Assuming my understanding of what ModRef & friends mean is correct, this is the lattice (where green are the official names, and black are my comments):

AFAIU, MustModRef means that an operation must read and write to the given location. Moreover, it must alias with that allocation.

Therefore, we cannot go from MustModRef into MayRef, because MayRef implies there’s no write; there’s at most a read.

What confused me first is that Mod has 2 “mays”: may read, and if it does it may be to the given location.

While MustMod has 2 “musts”: must read, and it must read exactly from the given location.

Your lattice doesn’t have the intermediate values (1 may + 1 must, like MustModMayAlias), but that would increase significantly the size of the lattice. I don’t know which clients would benefit of that precision increase (if any) – didn’t think about that.

Nuno

In your new proposal, doing & on the result of getModRef() may yield unexpected results.
Agreed. I made the change I proposed locally, and, while it simplifies some cases, it makes other bit-wise operations look unintuitive.

Maybe we should just hide all that in inline functions or something and make it an enum class
Noted, and looking into this option. Hoping a couple of static functions (e.g. mods(), refs(), isMust(), addMust()) will be more intuitive than the bit-wise ops.
Should also make it easier to understand and prove.

Alina

> In your new proposal, doing & on the result of getModRef() may yield
unexpected results.
Agreed. I made the change I proposed locally, and, while it
simplifies some cases, it makes other bit-wise operations look unintuitive.

> Maybe we should just hide all that in inline functions or something and
make it an enum class
Noted, and looking into this option. Hoping a couple of static functions
(e.g. mods(), refs(), isMust(), addMust()) will be more intuitive than the
bit-wise ops.
Should also make it easier to understand and prove.

All,

I put D40749 <https://reviews.llvm.org/D40749&gt; up for review. It's only a
NFC and adding the Must bit can be rebased on top of it.

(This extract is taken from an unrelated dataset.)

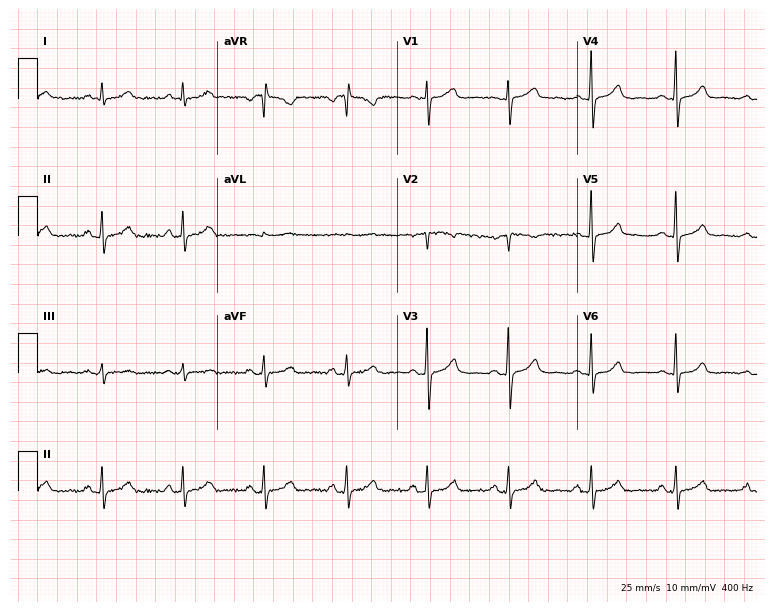
ECG — a 54-year-old female patient. Labelled as a normal ECG.

It does not do full replacement of bit-wise operations across all AAs, but
I'm hoping to get some feedback on the approach, and I can update the patch
to add the changes for the other AAs.

Thanks,
Alina

> In your new proposal, doing & on the result of getModRef() may yield
unexpected results.
Agreed. I made the change I proposed locally, and, while it
simplifies some cases, it makes other bit-wise operations look unintuitive.

> Maybe we should just hide all that in inline functions or something
and make it an enum class
Noted, and looking into this option. Hoping a couple of static functions
(e.g. mods(), refs(), isMust(), addMust()) will be more intuitive than the
bit-wise ops.
Should also make it easier to understand and prove.

All,

I put D40749 <https://reviews.llvm.org/D40749&gt; up for review. It's only a
NFC and adding the Must bit can be rebased on top of it.

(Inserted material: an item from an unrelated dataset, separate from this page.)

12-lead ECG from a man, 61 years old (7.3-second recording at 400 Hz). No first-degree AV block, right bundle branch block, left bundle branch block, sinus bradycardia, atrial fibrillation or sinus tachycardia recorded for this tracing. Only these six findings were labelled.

It does not do full replacement of bit-wise operations across all AAs, but
I'm hoping to get some feedback on the approach, and I can update the patch
to add the changes for the other AAs.

Thanks,
Alina

Following D40933 <https://reviews.llvm.org/D40933&gt;, ModRefInfo is an enum
class.
Since this change is potentially disruptive, I will wait pushing the patch
adding the Must bit until this change is sure to stick.